Citrostadienol (1), β-sitosterol (2), two glyceride esters of linolenic, linoleic, and palmitic acids (3, 4), and geraniol (5) were isolated from S. compressa for the first time. The extract showed activity against MCF-7 breast cancer cells and reduced cell viability to 68.2 ± 13.1% compared to the control drug at the concentration of 50 µg/mL, while it was not active against seven test bacteria.Conclusions:
The anti-complementary activity of the isolated steroids suggests S. compressa for future anti-inflammatory research.Keywords
1. Background
Salvia L. is one of the most important genera of Lamiaceae, known for its medicinal activity (1). The Salvia genus consists of 64 species in the Iranian flora, of which 17 are endemic (2, 3). Many studies have suggested different biological activities for sage extracts and their pure metabolites, including antiprotozoal, antifungal, antibacterial, insecticidal, and anticancer (1, 4, 5). Terpenoids and phenolics are major phytochemicals isolated from Salvia species (1). A literature survey showed a study on exudate flavonoids of S. compressa. The surface exudate of S. compressa was predominated in polar caffeic acid derivatives and contained trace amounts of apigenin and quercetin-3-methyl ether (6). Researchers have used GC and GC-MS analyses to determine the constituents of S. compressa essential oils collected from different localities of Iran, showing constituents mainly monoterpenoids, such as geraniol, nerol, borneol, and α-pinene, and sesquiterpenoids, such as β-caryophyllene, caryophyllene oxide, germacrene D, and bicyclogermacrene (7-10).
2. Objectives
Here, we report the isolation and structure elucidation of sterols and glycerides from the CH2Cl2 shoot extract of S. compressa. In addition, we determined the cytotoxic activity of the extract against MCF-7 using MTT assay and antibacterial effect against four Gram-negative bacteria and three Gram-positive bacteria using nutrient broth micro-dilution (NBMD) antibacterial bioassay.
3. Methods
1D-NMR experiments including 1H NMR (500 MHz) and APT 13C NMR (125 MHz) and 2D-NMR experiments including 1H−1H COSY, HSQC, HMBC, and NOESY were recorded on a Bruker Avance III HD 500 NMR instrument (Karlsruhe, Germany).

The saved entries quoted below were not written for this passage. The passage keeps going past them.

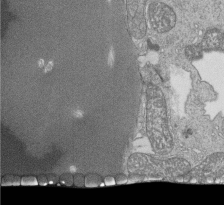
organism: Tetrahymena
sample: Cilia in tetrahymena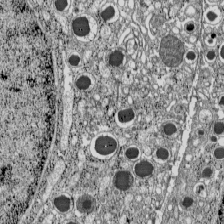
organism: C57BL Mouse
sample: Pancreatic islet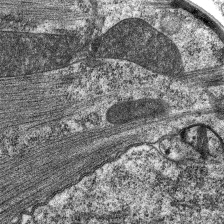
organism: C. elegans
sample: Pharynx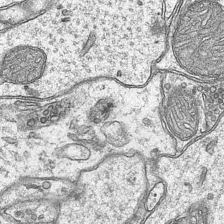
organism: Mouse
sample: CA1 Hippocampus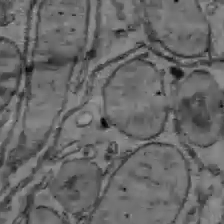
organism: C57BL Mouse
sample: Liver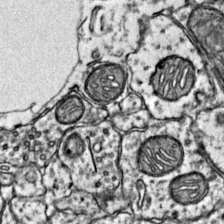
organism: Mouse
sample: Primary visual cortex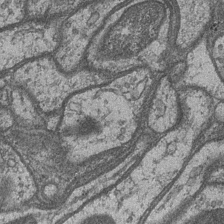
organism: Drosophila
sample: Optic medulla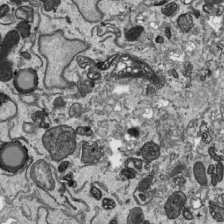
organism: Human
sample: Mitochondria in HCT116 cells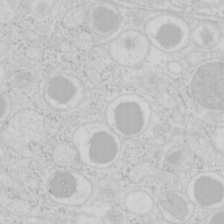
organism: Mouse
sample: Pancreas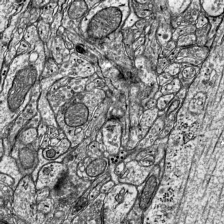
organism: Mouse
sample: Visual Cortex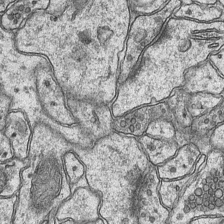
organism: Mouse
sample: CA1 Hippocampus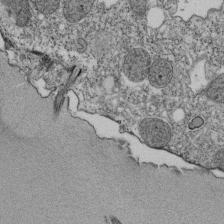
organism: Tetrahymena
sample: Cilia in tetrahymena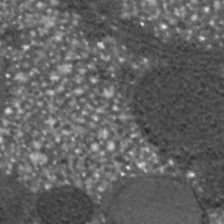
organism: C. elegans
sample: C. elegans embryo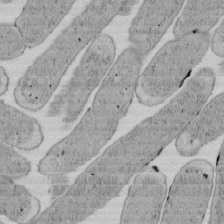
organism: E. coli
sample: Bacterial nucleoid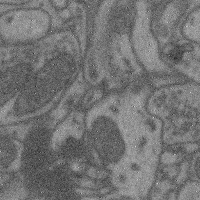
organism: Mouse
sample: Cerebral cortex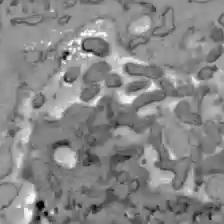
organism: C57BL Mouse
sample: Liver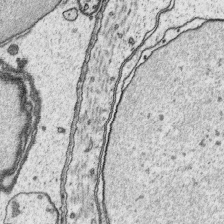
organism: Platynereis dumerilii
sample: Parapodia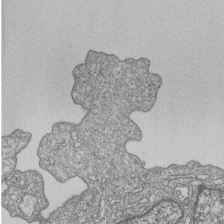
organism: Human
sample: MDA-MB-231 cells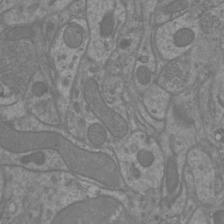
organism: Mouse
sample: Cortical neurons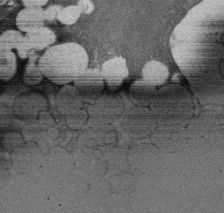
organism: Rat
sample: Salivary granule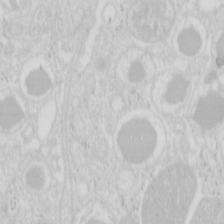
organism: Mouse
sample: Pancreas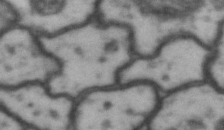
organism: Drosophila
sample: Brain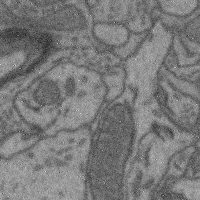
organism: Mouse
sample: Cerebral cortex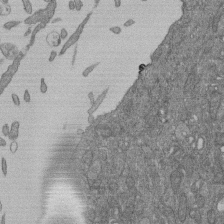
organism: Human
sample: Retinal organoid Rod and Cone cells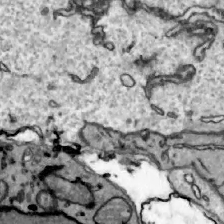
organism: Zebrafish
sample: Actinotrichia fibers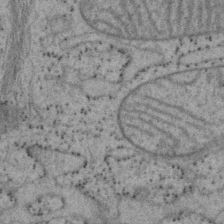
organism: Human
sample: HeLa cells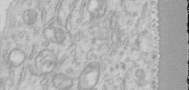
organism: Human
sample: Centriole in RPE cells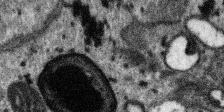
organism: Human
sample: Lung epithelial cells infected with SARS-CoV-2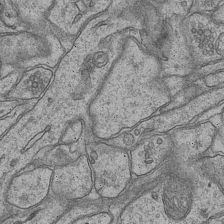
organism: Mouse
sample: CA1 Hippocampus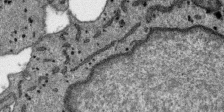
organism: Human
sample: Lung epithelial cells, uninfected (mock) control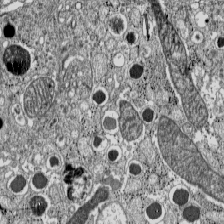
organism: C57BL Mouse
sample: Pancreatic islet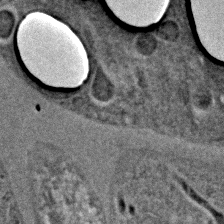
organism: C. elegans
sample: C. elegans embryo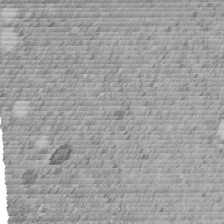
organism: C. elegans
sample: C. elegans embryo early stage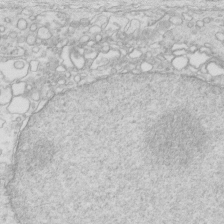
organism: Mouse
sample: Multiciliated cells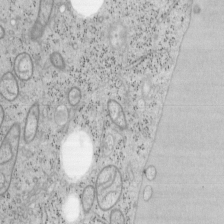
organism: Mouse
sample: OT-I killer T cells with ID8 ovarian cancer cells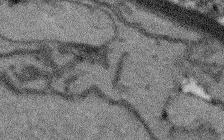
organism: Arabidopsis thaliana
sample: Root tip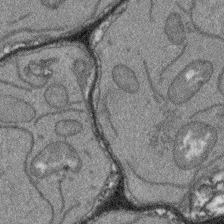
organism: Arabidopsis thaliana
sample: Root tip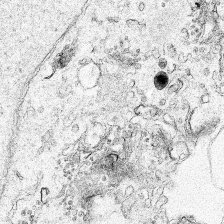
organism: Human
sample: Mitochondria in HCT116 cells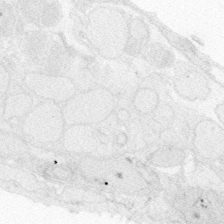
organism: Zebrafish
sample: Whole-Brain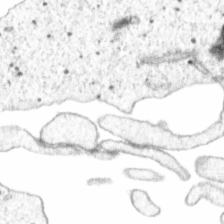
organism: Human
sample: HeLa cells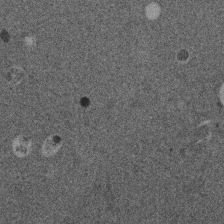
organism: Mouse
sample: Dividing mouse embryo 1 cell stage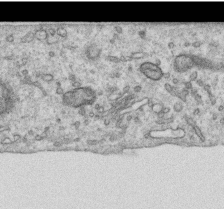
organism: Human
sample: Centriole in RPE cells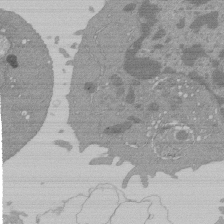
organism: Mouse
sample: Activated Pmel transgenic CD8+ T Cells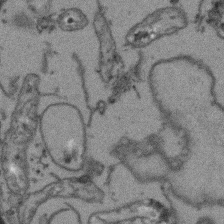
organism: Arabidopsis thaliana
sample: Root tip

Chromatographic techniques were applied to separate compounds, including open columns chromatography using silica gel 60 (0.063 - 0.200 mm), flash column chromatography (FCC) using silica gel 60 (0.040 - 0.063 mm), and thin layer chromatography (TLC) using pre-coated silica gel 60 F254 plates (Merck, Darmstadt, Germany). The solvents were obtained from Merck (Darmstadt, Germany). A human breast adenocarcinoma (MCF-7) cell line was obtained from the Iranian Biological Resource Center, Tehran, Iran. RPMI 1640, phosphate-buffered saline (PBS), and fetal bovine serum (FBS) were acquired from Biosera (Ringmer, UK). Penicillin/streptomycin and cisplatin were obtained from EBEWE Pharma (Unterach, Austria). Also, 3-(4,5-dimethylthiazol-2-yl)-2,5-diphenyltetrazolium bromide (MTT) was taken from Sigma-Aldrich (St. Louis, MO, USA). Hydrochloric acid 32% and chloramphenicol were acquired from Sigma-Aldrich. Finally, p-iodonitrotetrazolium violet (INT) was obtained from Fluka (Germany).
3.1. Plant Materials
Salvia compressa Vent. was collected in April 2017 from Fasa, Fars province, Iran (N 29° 34′; E 53° 37′; 1,444 m altitude). The plant material was identified by Mr. Mehdi Zare. Voucher specimen number PC-98-3-8-19-2 is kept at the Herbarium of medicinal and natural products chemistry research center (MNCRC), Shiraz university of medical sciences, Shiraz, Iran (2).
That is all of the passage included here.